# Silverstone FT02 at Computex



## BumbleBee (Jun 3, 2009)

it's a new design based off the Silverstone Raven and Silverstone FT01.

Source


----------



## El Fiendo (Jun 3, 2009)

Looking at the closeups, they look to have solved their dust filter issues of the past. All filters look easily accessible, plus the front intake being blocked by the drive bays is resolved as they've added 2 more intake. The only question is if these will get sufficient airflow and not starved for air (case is raised off the desk high enough). The hot air rising solution pioneered by the Raven would be interesting to try out. 

The image with the deep top area looks great for cables, though with my nest it might prove to hamper the exhaust fan here. Anyways, depending on pricing I think I'll snap this up. Oh, and the piss poor 'good luck finding it in Canada' problem. I'll have to get around that too.
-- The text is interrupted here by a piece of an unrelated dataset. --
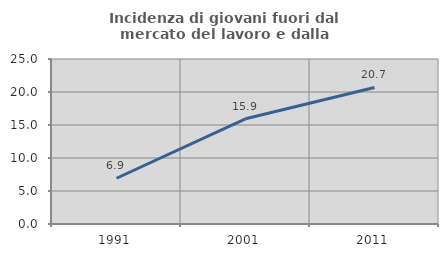
| Category | Incidenza di giovani fuori dal mercato del lavoro e dalla formazione  |
|---|---|
| 1991.0 | 6.931 |
| 2001.0 | 15.942 |
| 2011.0 | 20.69 |

Edit: Just saw that this uses 180mm fans again. This wouldn't be so bad but you can't find them anywhere. If one needs replacing, then SoL?


----------



## DreamSeller (Jun 3, 2009)

wow btx


----------



## BumbleBee (Jun 4, 2009)

El Fiendo said:


> Looking at the closeups, they look to have solved their dust filter issues of the past. All filters look easily accessible, plus the front intake being blocked by the drive bays is resolved as they've added 2 more intake. The only question is if these will get sufficient airflow and not starved for air (case is raised off the desk high enough). The hot air rising solution pioneered by the Raven would be interesting to try out.
> 
> The image with the deep top area looks great for cables, though with my nest it might prove to hamper the exhaust fan here. Anyways, depending on pricing I think I'll snap this up. Oh, and the piss poor 'good luck finding it in Canada' problem. I'll have to get around that too.
> 
> ...



I agree with the 180mm fans, this case reminds me of what the Cooler Master ATCS 840 is to the Cooler Master HAF 932 they have very similar internals but the Cooler Master ATCS 840 is much more stylish. the Silverstone FT02 would be the stylish version of the Silverstone Raven.


----------



## MRCL (Jun 4, 2009)

Hmh I like ym FT01 better. This here just doesn't convince me.


----------